Young’uns Shefali Chowdhury and Afshan Azad play Parvati and Padma Patil in the latest Harry Potter movie, the one with a goblet of masala pani. They’re Harry and Ron Weasley’s backup dates for Hogwarts’ Yule Ball:

Born in London in 1989 and brought up in a conservative Muslim family, Shefali is of Bangladeshi origin. Her parents had migrated to England from Sylhet, Bangladesh… She plays the role of Parvati Patil in the Harry Potter and the Goblet of Fire film. Prior to that her only recorded film appearance was an uncredited role in Kannathil Muthamittal in 2002.

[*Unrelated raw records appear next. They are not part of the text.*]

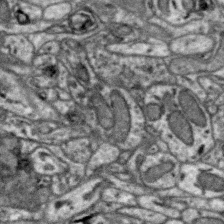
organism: Zebra finch
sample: Brain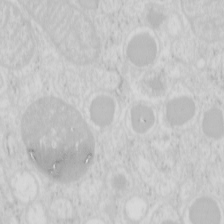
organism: Mouse
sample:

She plays Harry Potter’s Yule Ball date in Goblet of Fire. Daniel Radcliffe, who plays Harry Potter in the film… told This Is London: “I had a dance scene with Shefali. She was completely gorgeous.” [Link]

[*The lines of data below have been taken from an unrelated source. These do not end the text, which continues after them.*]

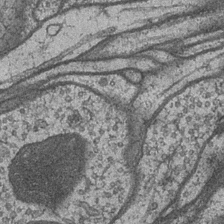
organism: Drosophila
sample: Optic medulla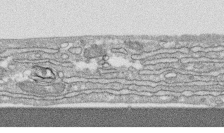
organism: Human
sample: CRL-1474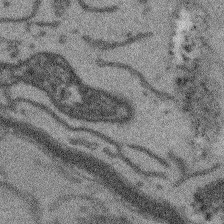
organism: Arabidopsis thaliana
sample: Root tip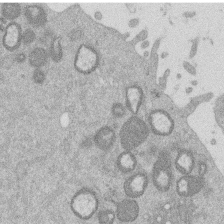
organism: Mouse
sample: Dividing mouse embryo 1 cell stage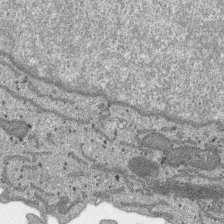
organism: Human
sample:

I counted ~8 British Asian kids in the movie, one with a long closeup. Somewhere between installments two and three, casting got the diversity clue.

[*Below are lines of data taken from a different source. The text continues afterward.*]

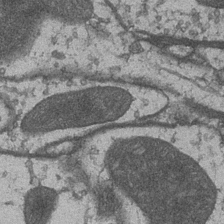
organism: Drosophila
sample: Optic medulla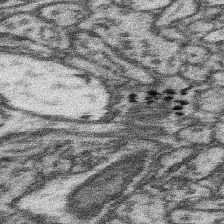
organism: Mouse
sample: Somatosensory cortex neuropil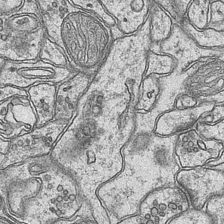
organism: Mouse
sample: CA1 Hippocampus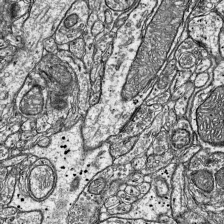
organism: Mouse
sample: Visual Cortex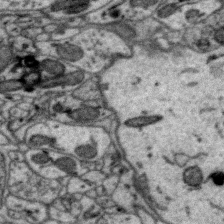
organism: Zebra finch
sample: Brain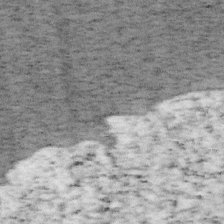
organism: Mouse
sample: OT-I killer T cells with ID8 ovarian cancer cells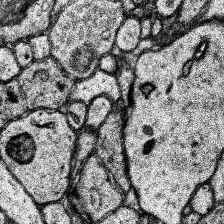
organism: Human
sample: Temporal Lobe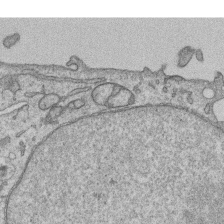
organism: Human
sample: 1205lu cells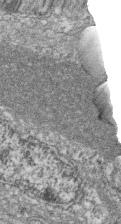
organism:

This movie was lovely and lots of fun, it held my attention. Numbers three and four have both been much better than the slow, dumbed-down numbers one and two. Favorite scene: underwater with the merpeople. What is it about smart girls named Emma? The movie obliquely referred to 9/11, King Kong and being misquoted by the press. The over-the-top reporter reminded me of the purring, Eartha Kitt-like gossip maven, Kitty DaSouza, from Bombay Dreams.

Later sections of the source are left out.